Numerical tests demonstrate robustness across various crystalline defects.
The approach efficiently updates partitions using free interface motion and fast marching.
Abstract
Hybrid quantum/molecular mechanics (QM/MM) models play a pivotal role in molecular simulations. These models provide a balance between accuracy, surpassing pure MM models, and computational efficiency, offering advantages over pure QM models. Adaptive approaches have been developed to further improve this balance by allowing on-the-fly selection of the QM and MM subsystems as necessary.
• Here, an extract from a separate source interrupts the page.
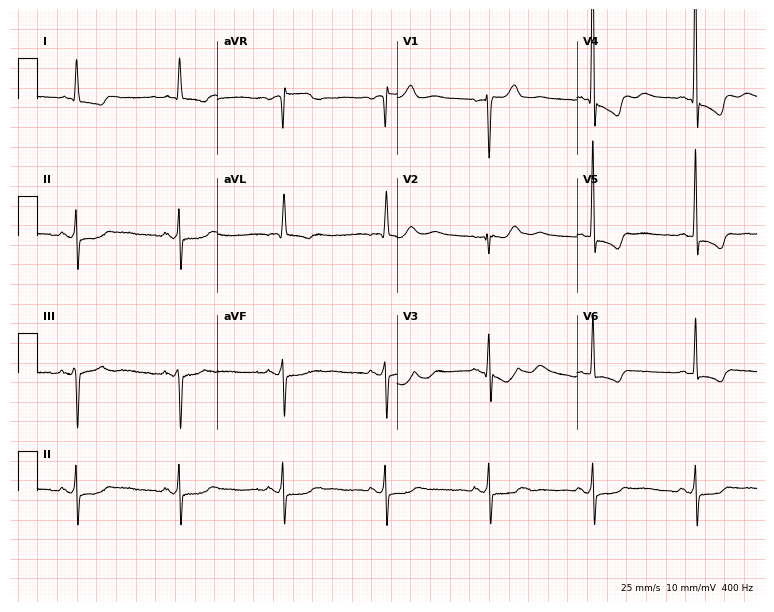
12-lead ECG (7.3-second recording at 400 Hz) from an 85-year-old male patient. Screened for six findings — first-degree AV block, right bundle branch block (RBBB), left bundle branch block (LBBB), sinus bradycardia, atrial fibrillation (AF), sinus tachycardia — none is recorded. Other findings, if any, are not listed.

We propose a novel and robust adaptive QM/MM method for practical material defect simulations. To ensure mathematical consistency with the QM reference model, we employ machine-learning interatomic potentials (MLIPs) as the MM models. Our adaptive QM/MM method utilizes a residual-based error estimator that provides both upper and lower bounds for the approximation error, thus indicating its reliability and efficiency. Furthermore, we introduce a novel adaptive algorithm capable of anisotropically…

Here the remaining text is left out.